It was craven, in a sense, and comical to boot,

but that was just how the world worked.

Even in the midst of abject chaos, Elisabeth was still keeping tabs on her foes.

For one, she knew that the mixed-race folk were still using the hidden demi-human village as their base of operations.

It still had the Sand Queen’s protection, after all, so there was little need for them to pack up their bags and leave.

After fleeing from their historic rout, the other races had yet to so much as approach the settlement again. That said, Elisabeth knew where it was, so as long as she wasn’t afraid of getting attacked the moment she landed, she could still at least get there.

She chose to gamble on them having fallen too deep into disarray to intercept her.

However, nothing could have prepared her for what she found there.

It was an entirely different sort of hell than it had been when she last left.

“How could something like this even happen?”

“Who would have thought that the Sand Queen would—”

The Peace Brigade members’ voices were tinged with fear.

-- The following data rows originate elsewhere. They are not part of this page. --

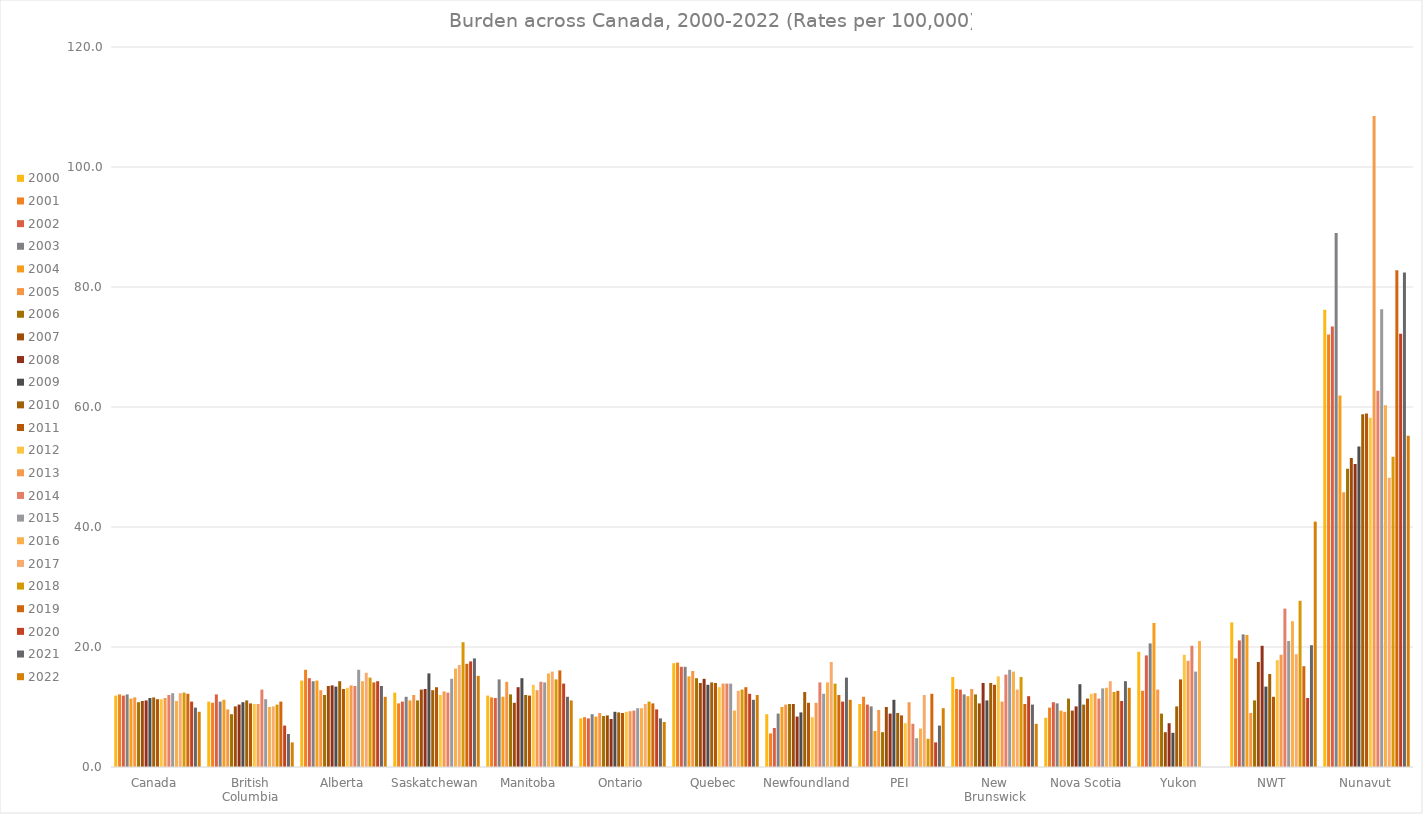
| Category | 2000 | 2001 | 2002 | 2003 | 2004 | 2005 | 2006 | 2007 | 2008 | 2009 | 2010 | 2011 | 2012 | 2013 | 2014 | 2015 | 2016 | 2017 | 2018 | 2019 | 2020 | 2021 | 2022 |
|---|---|---|---|---|---|---|---|---|---|---|---|---|---|---|---|---|---|---|---|---|---|---|---|
| Canada  | 11.9 | 12.1 | 11.9 | 12.1 | 11.4 | 11.6 | 10.8 | 11 | 11.1 | 11.5 | 11.6 | 11.3 | 11.3 | 11.5 | 12 | 12.3 | 11 | 12.3 | 12.4 | 12.2 | 10.9 | 9.9 | 9.2 |
| British Columbia | 10.9 | 10.7 | 12.1 | 10.9 | 11.2 | 9.6 | 8.8 | 10.1 | 10.4 | 10.8 | 11.1 | 10.6 | 10.5 | 10.5 | 12.9 | 11.3 | 10 | 10.1 | 10.4 | 10.9 | 6.9 | 5.5 | 4.1 |
| Alberta | 14.4 | 16.2 | 14.8 | 14.3 | 14.4 | 12.8 | 12 | 13.5 | 13.6 | 13.4 | 14.3 | 13 | 13.2 | 13.6 | 13.5 | 16.2 | 14.3 | 15.7 | 14.9 | 14.1 | 14.3 | 13.5 | 11.7 |
| Saskatchewan | 12.4 | 10.6 | 10.9 | 11.7 | 11.1 | 12 | 11.1 | 12.9 | 13 | 15.6 | 12.8 | 13.3 | 12 | 12.6 | 12.4 | 14.7 | 16.4 | 17 | 20.8 | 17.2 | 17.6 | 18.1 | 15.2 |
| Manitoba | 11.9 | 11.6 | 11.5 | 14.6 | 11.7 | 14.2 | 12.1 | 10.7 | 13.3 | 14.8 | 12 | 11.9 | 13.7 | 12.8 | 14.2 | 14.1 | 15.6 | 15.9 | 14.6 | 16.1 | 13.9 | 11.7 | 11.1 |
| Ontario | 8.1 | 8.3 | 8.1 | 8.8 | 8.4 | 9 | 8.5 | 8.6 | 8 | 9.2 | 9.1 | 9 | 9.2 | 9.3 | 9.4 | 9.8 | 9.8 | 10.5 | 10.9 | 10.6 | 9.6 | 8.1 | 7.5 |
| Quebec | 17.3 | 17.4 | 16.7 | 16.7 | 15.1 | 16 | 14.8 | 14 | 14.7 | 13.7 | 14.1 | 14 | 13.3 | 13.9 | 13.9 | 13.9 | 9.4 | 12.7 | 12.9 | 13.3 | 12.2 | 11.2 | 12 |
| Newfoundland | 8.8 | 5.6 | 6.5 | 8.9 | 10 | 10.4 | 10.5 | 10.5 | 8.4 | 9.1 | 12.5 | 10.7 | 8.3 | 10.7 | 14.1 | 12.2 | 14.1 | 17.5 | 13.9 | 12 | 10.9 | 14.9 | 11.2 |
| PEI | 10.5 | 11.7 | 10.4 | 10.1 | 6 | 9.5 | 5.8 | 10 | 8.9 | 11.2 | 9 | 8.6 | 7.3 | 10.8 | 7.2 | 4.8 | 6.4 | 12 | 4.7 | 12.2 | 4.1 | 6.9 | 9.8 |
| New Brunswick | 15 | 13 | 12.9 | 12.1 | 11.8 | 13 | 12.1 | 10.6 | 14 | 11.1 | 14 | 13.7 | 15.1 | 10.9 | 15.4 | 16.2 | 15.9 | 12.9 | 15 | 10.5 | 11.8 | 10.4 | 7.2 |
| Nova Scotia | 8.2 | 9.9 | 10.8 | 10.6 | 9.4 | 9.2 | 11.4 | 9.4 | 10.1 | 13.8 | 10.4 | 11.4 | 12.2 | 12.3 | 11.4 | 13.1 | 13.2 | 14.3 | 12.5 | 12.7 | 11 | 14.3 | 13.2 |
| Yukon | 19.2 | 12.7 | 18.6 | 20.6 | 24 | 12.9 | 8.9 | 5.8 | 7.3 | 5.7 | 10.1 | 14.6 | 18.7 | 17.7 | 20.2 | 15.9 | 21 | 0 | 0 | 0 | 0 | 0 | 0 |
| NWT | 24.1 | 18.1 | 21.1 | 22.1 | 22 | 9 | 11.1 | 17.5 | 20.2 | 13.4 | 15.5 | 11.7 | 17.8 | 18.7 | 26.4 | 21 | 24.3 | 18.8 | 27.7 | 16.8 | 11.5 | 20.3 | 40.9 |
| Nunavut | 76.2 | 72.1 | 73.4 | 89 | 61.9 | 45.8 | 49.7 | 51.5 | 50.5 | 53.4 | 58.8 | 58.9 | 58.2 | 108.5 | 62.7 | 76.3 | 60.3 | 48.2 | 51.7 | 82.8 | 72.2 | 82.4 | 55.2 |

Elisabeth had tried to stop them, but they had accompanied her to the desert regardless. Not even her warning that “the battle that lies beyond will transcend mortal comprehension” had been enough to get them to back down. As far as Lute and the others were concerned, the scariest thing of all was the prospect of not being able to help. Now, though, they simply stood in blank shock.

The hidden village was located in the Dragons’ Graveyard. It was covered in its entirety in bones, and an overlarge dragon skull had been left to serve as its front gate. At the moment, though, there was a new colossus collapsed in front of it.

The sloping semicircle its frame formed atop the ground was like looking at a hill made of sand.

Its hardened scales were cracked, exposing the strangely elastic flesh beneath. Dark blood was pooled around it on the sand like oil. It was as though a black circle had been cut directly out of the desert.

Meanwhile, the head was marred by a peculiar-looking scar. It looked like it had been opened wide up, then closed again.

Elisabeth stood motionless before the grisly spectacle. She thought back to the quotes from the poem she’d once looked into.

“A body unheld by death’s fell claim.” “A radiant form.” “A glittering frame.”

“Adorned with reddened scales.” “Like beautiful stones.” “Our eternal protector.”

The people loved the Sand Queen. They revered her. And that was why they had made use of her corpse.

They had forced it back into motion, and this was the result of their efforts.

The Sand Queen lay before Elisabeth and her men, now dead twice over.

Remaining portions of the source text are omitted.